#### [Task to carry out]
Any picture in the listing is left out of the copy; all else is duplicated exactly.

Start of Data

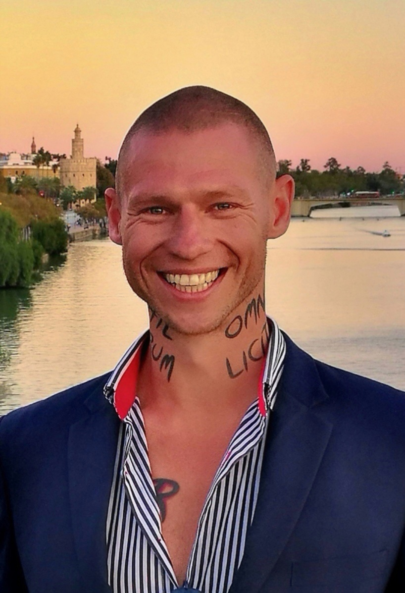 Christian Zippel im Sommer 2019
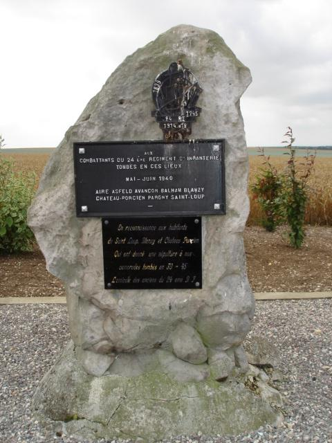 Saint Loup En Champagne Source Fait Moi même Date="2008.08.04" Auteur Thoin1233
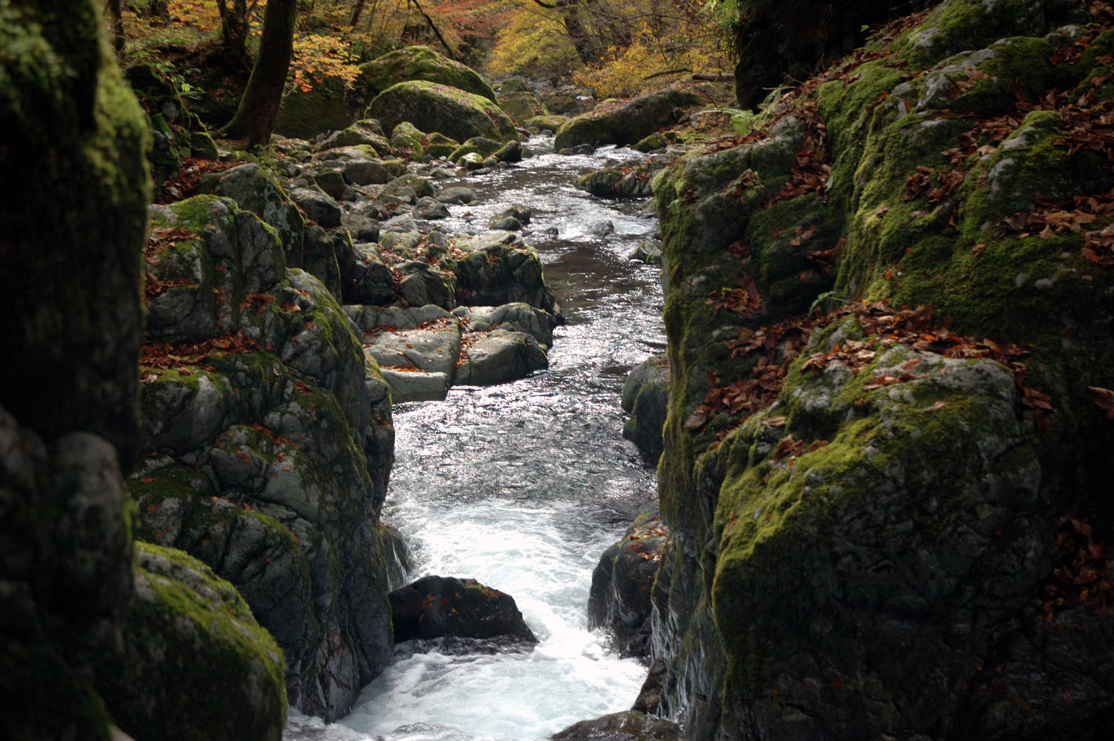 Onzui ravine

End of Data

#### [Result of the task]
 Christian Zippel im Sommer 2019
 Saint Loup En Champagne Source Fait Moi même Date="2008.08.04" Auteur Thoin1233
 Onzui ravine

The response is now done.